Paper Structure (19 sections, 3 equations, 5 figures, 6 tables)

This paper contains 19 sections, 3 equations, 5 figures, 6 tables.

Figures (5)

  • Figure 1: Method Overview: We propose a keyframe-based feed-forward VO with VGGT wang2025vggt as backbone and a RL-based keyframe method. The observation consists of the mean of CLS tokens extracted by the ViT encoder from all frames within the keyframe window, together with the relative pose changes. Based on this observation, the agent decides whether to retain the new input frame as a keyframe or not. After executing the action, the predicted poses are aligned with the ground-truth poses then be evaluated by the reward function, the result will be used to update the policy. During inference, the poses of all keyframe chunks are aligned by using the anchor frame, yielding the final pose estimation for the entire sequence.
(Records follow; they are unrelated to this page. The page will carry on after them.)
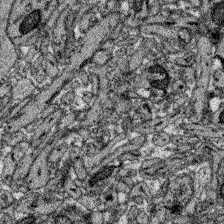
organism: Zebrafish
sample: Larval olfactory bulb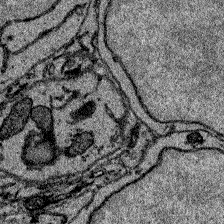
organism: Zebrafish
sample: Larval olfactory bulb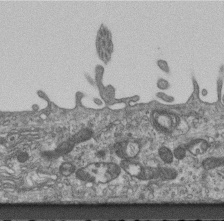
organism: Mouse
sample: Centriole in ependymal cells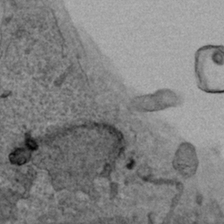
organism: Human
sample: Mitochondria in HCT116 cells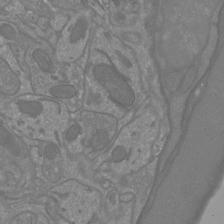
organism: Mouse
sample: Cortical neurons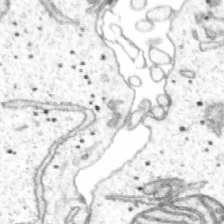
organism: Human
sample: HeLa cells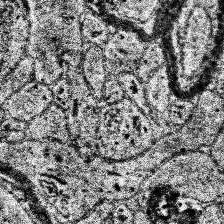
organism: Human
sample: Temporal Lobe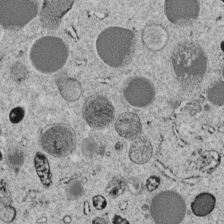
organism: C. elegans
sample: C. elegans embryo early stage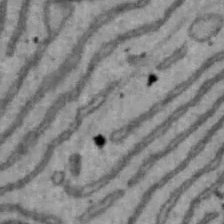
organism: Mouse
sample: Liver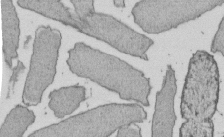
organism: E. coli
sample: Bacterial nucleoid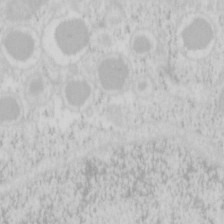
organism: Mouse
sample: Pancreas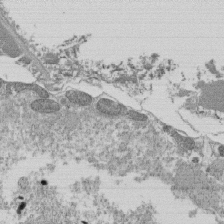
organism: Tetrahymena
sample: Cilia in tetrahymena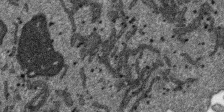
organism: Human
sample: Lung epithelial cells infected with SARS-CoV-2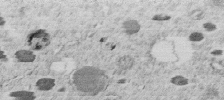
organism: C. elegans
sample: C. elegans embryo early stage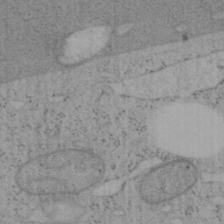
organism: Mouse
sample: OT-I killer T cells with ID8 ovarian cancer cells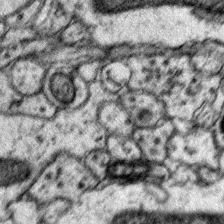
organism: Mouse
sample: Primary visual cortex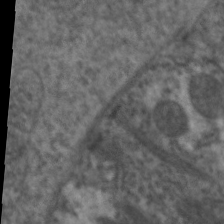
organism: C. elegans
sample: Pharynx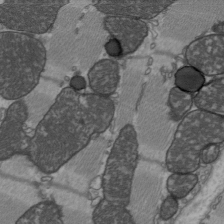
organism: C57BL Mouse
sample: Heart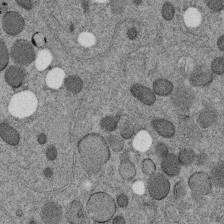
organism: C. elegans
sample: C. elegans embryo early stage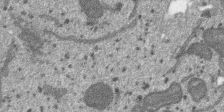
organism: Human
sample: Lung epithelial cells infected with SARS-CoV-2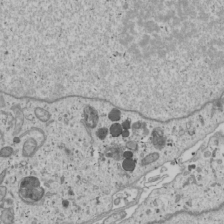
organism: Human
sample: Mitochondria in U2OS cells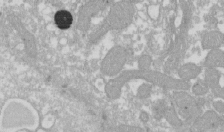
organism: Xenopus
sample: Cilia; centrioles in frog embryo cells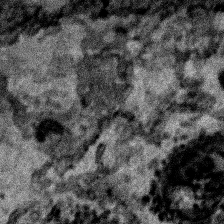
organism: Human
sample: Mitochondria in HCT116 cells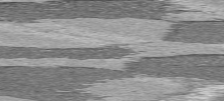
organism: C57BL Mouse
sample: Heart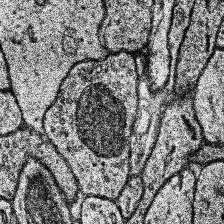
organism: Human
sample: Temporal Lobe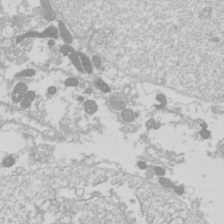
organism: Drosophila
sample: Cell division; meiosis; drosophila spermatocytes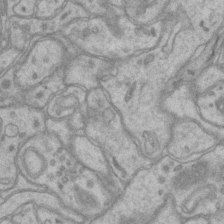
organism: Mouse
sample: CA1 Hippocampus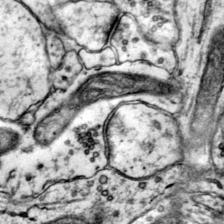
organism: Mouse
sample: Primary visual cortex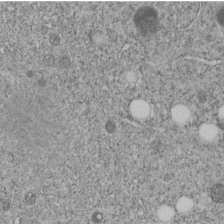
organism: C. elegans
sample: C. elegans embryo early stage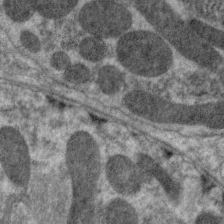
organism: C. elegans
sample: Pharynx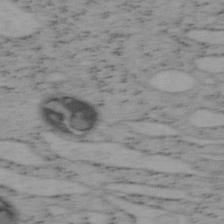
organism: Mouse
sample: OT-I killer T cells with ID8 ovarian cancer cells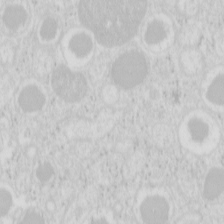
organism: Mouse
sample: Pancreas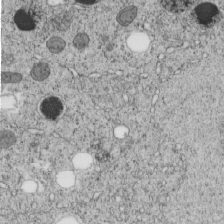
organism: C. elegans
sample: C. elegans embryo early stage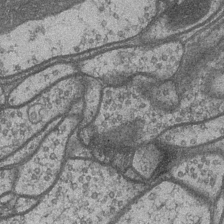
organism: Drosophila
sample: Optic medulla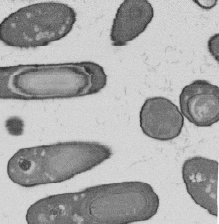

For clarity, some implementation details are omitted in the diagram to emphasize the overall framework and core workflow.
  • Figure 2: Visualized trajectory of our method, VGGT-Long, VGGT-SLAM and InfiniteVGGT on MH_02 from EuRoC. The ground-truth trajectory is shown in red, while the estimated trajectories are shown in blue.
  • Figure 3: Visualized trajectory of our method, VGGT-Long, VGGT-SLAM and InfiniteVGGT on fr1-xyz from TUM-RGBD. The ground-truth trajectory is shown in red, while the estimated trajectories are shown in blue.
  • Figure 4: Visualized trajectory of our method, VGGT-Long, VGGT-SLAM and InfiniteVGGT on 02 from KITTI. The ground-truth trajectory is shown in red, while the estimated trajectories are shown in blue.
  • Figure 5: Visualized trajectory of VGGT-SW and VGGT-LK on fr1-xyz from TUM-RGBD. The ground-truth trajectory is shown in red, while the estimated trajectories are shown in blue.